Similarly, after the sinking of the Tsimtsum, only a handful of survivors (Pi, Richard Parker, Orange Juice, the Grant’s zebra, the hyena) remain. The few that are left are forced into a strategic battle of wits to see who will ultimately prevail. The tensions between the lifeboat’s inhabitants immediately after the ship sinks are high; each inhabitant knows that the game is “sudden death” and that each move must be considered with special care. The zebra, the orangutan, and the hyena all make missteps and lose. But Pi painstakingly charts out his plan of action, and his diligence and foresight save his life.
Life on a lifeboat is simple, but, stripped of all else, the stakes become considerable: life or death. Pi’s life in the middle of the Pacific has no luxuries, no complex processes to participate in, and no obscure signals to follow. Faced with numerous physical dangers—Richard Parker, sharks, starvation, the blind castaway—his only real choice is whether to fight to live or to give up and die. Though he considers doing otherwise, Pi chooses to fight.
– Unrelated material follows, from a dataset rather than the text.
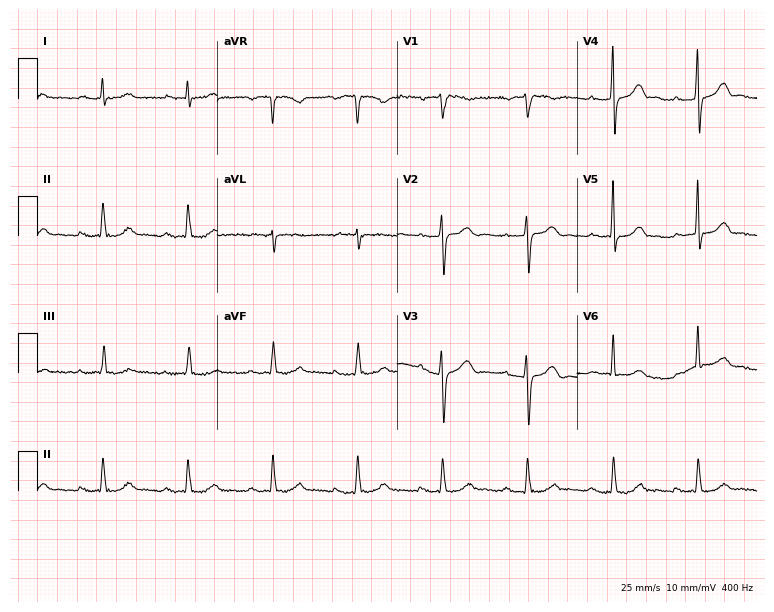
12-lead ECG from a man, 61 years old. Findings include first-degree AV block.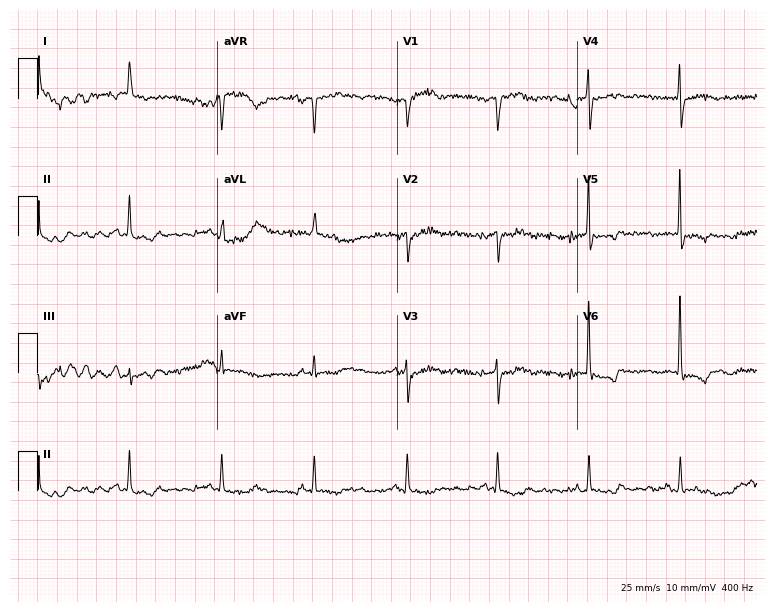
12-lead ECG from a female, 81 years old. No first-degree AV block, right bundle branch block, left bundle branch block, sinus bradycardia, atrial fibrillation or sinus tachycardia recorded for this tracing.

The distilled quality of Pi’s existence is similar to the kind of bare-bones life lived by many religious mystics, for whom stripping down to the essentials is necessary for communion with God. A full, varied life with many distractions can cloud faith or even make it unnecessary. However, within a spare and even monastic existence, God’s presence becomes palpable. To put it another way, within the confines of a lifeboat, spirituality looms as large as a nearly 10-foot, 450-pound Bengal tiger.
The lower you are, the higher your mind will want to soar.
Pi narrates these words in chapter 93, toward the end of his ordeal at sea and as he is reaching the depths of his despair. As Pi mentions just before this, his situation seems “as pointless as the weather.” Up to now, Pi’s tedious life at sea has been alleviated somewhat with sporadic new activities: killing fish, taming Richard Parker, creating drinkable water using the solar stills, and so on. More notably, the blind French castaway and the days spent on the floating island gave Pi a change in routine. But now the novelty has worn off. This section, in which nothing is expected to happen, drives Pi into utter hopelessness, yet he must continue living.
At this point Pi turns to God and, Martel implies, invents the story that we have just read. His mind is desperate to escape the physical reality of continued existence on the lifeboat, and so it soars into the realm of fiction. At his lowest point, Pi reaches for the only remaining sources of salvation available to him: faith and imagination. Through the plot’s remaining action, Martel emphasizes that such a strategy for self-preservation can actually be astonishingly effective. Immediately after this moment in the text, Pi lands on a beach in Mexico. Like a deus ex machinasuddenly offering resolution in an ancient Greek play, the religion of storytelling is Pi’s escape hatch, rescuing him from the depths of his misery.